Amazon shares concluded the first trading week of 2026 at $226.50, marking a decline of 1.87%. Investor sentiment appeared cautious, as evidenced by a trading volume of 51.1 million shares—significantly above the average of 33 million. This heightened activity suggests a reassessment of positions, driven by news that Brookfield Asset Management is launching a $10 billion offensive into the cloud computing sector, posing a potential challenge to Amazon Web Services (AWS).

Despite the stock's weak performance, three major financial institutions chose the same day to raise their price targets, expressing a longer-term bullish outlook.
* Oppenheimer increased its target to $305, implying an upside of approximately 35%.
* BMO Capital Markets raised its target to $304, citing growth in AWS and AI workloads.
* Wells Fargo set a new target of $295.

The analysts' optimism centers on Amazon's integrated ecosystem, which includes proprietary AI chips (Trainium and Inferentia), the Bedrock software platform, and a highly profitable advertising division. They argue this creates a defensive moat that pure infrastructure providers cannot easily breach. The immediate market reaction, however, indicates investors are awaiting concrete proof before fully endorsing this view.

Brookfield's "Radiant" Threatens the Cloud Stack

The source of market concern is Brookfield's planned "Radiant" cloud service. This new model aims to rent AI chips and raw computing capacity directly to developers, targeting the foundational layers of the cloud stack. By offering basic computing power at a lower cost than established players, it challenges a key historical advantage for AWS: its end-to-end model that provides integrated infrastructure, software, and services.

Should investors sell immediately? Or is it worth buying Amazon?

The fear among shareholders is that well-capitalized infrastructure specialists like Brookfield could commoditize base-level compute, thereby pressuring AWS margins. In response, Amazon would likely need to invest even more to differentiate through higher-value services—a difficult prospect given the already massive rise in data center and GPU costs.

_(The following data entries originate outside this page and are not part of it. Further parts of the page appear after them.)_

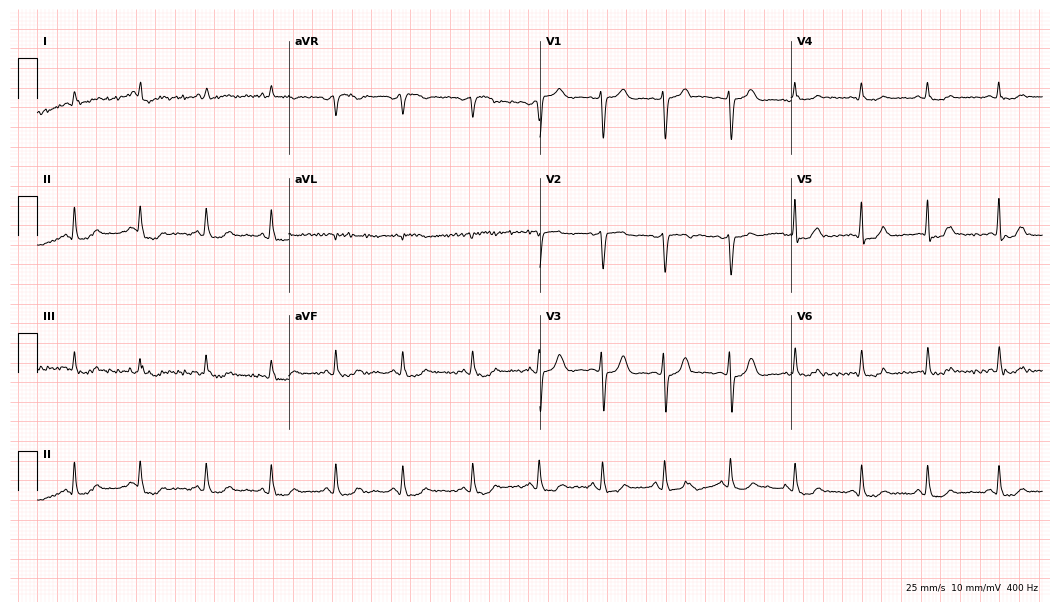
12-lead ECG from a male, 72 years old. No first-degree AV block, right bundle branch block, left bundle branch block, sinus bradycardia, atrial fibrillation or sinus tachycardia recorded for this tracing. Other findings, if any, are not listed.
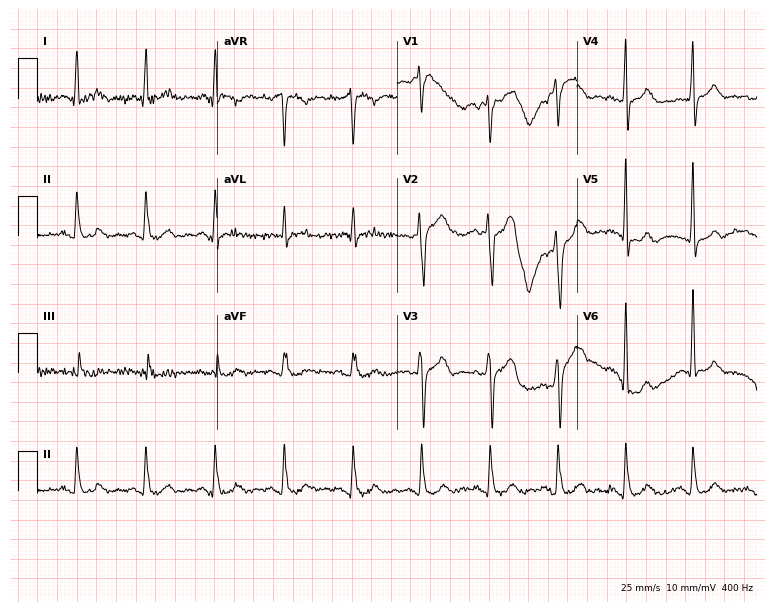
12-lead ECG (7.3-second recording at 400 Hz) from a 54-year-old male. Screened for six findings — first-degree AV block, right bundle branch block, left bundle branch block, sinus bradycardia, atrial fibrillation, sinus tachycardia — none is recorded.
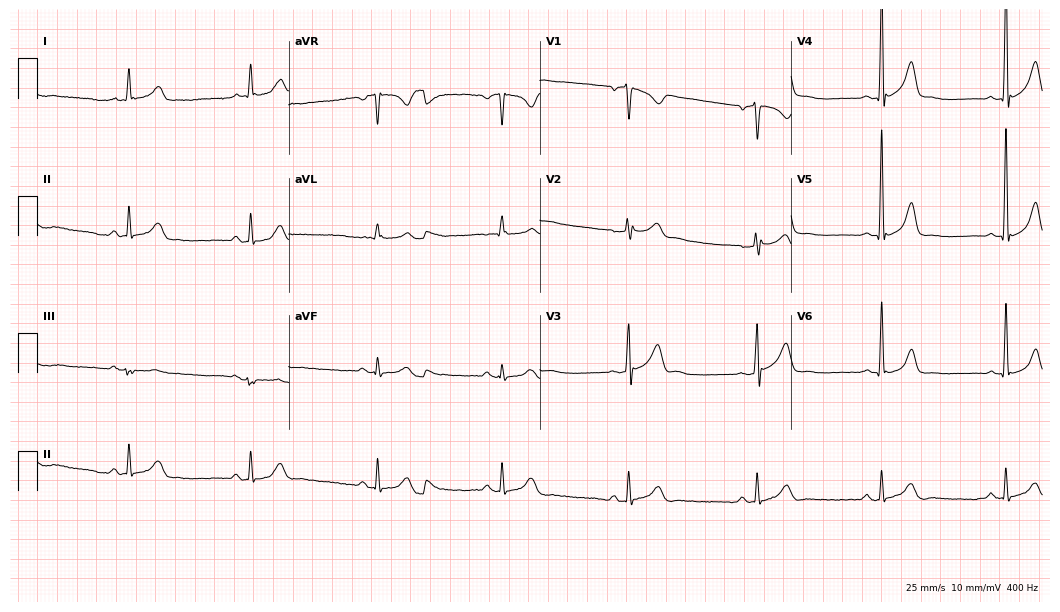
Resting 12-lead electrocardiogram. Patient: a 37-year-old male. The tracing shows sinus bradycardia (a sinus rate of 50 beats per minute or less).

Pressure Mounts for Upcoming Earnings

This sluggish start to the year follows a mixed 2025, during which Amazon's stock gained only 6%, substantially underperforming the S&P 500's 18% advance. While AWS growth has re-accelerated to around 20%, the substantial investments required to expand AI infrastructure are noticeably impacting free cash flow.

All eyes are now on the Q4 earnings report due at the end of January. Amazon must demonstrate that its massive capital expenditures are translating into improved operating margins, particularly within AWS. The company's high-margin advertising business remains crucial for funding these infrastructure investments. Until such financial evidence materializes, the equity is expected to remain volatile. From a technical perspective, the $220 level represents a key support zone, while a sustained breakout above $230 could signal the beginning of a recovery.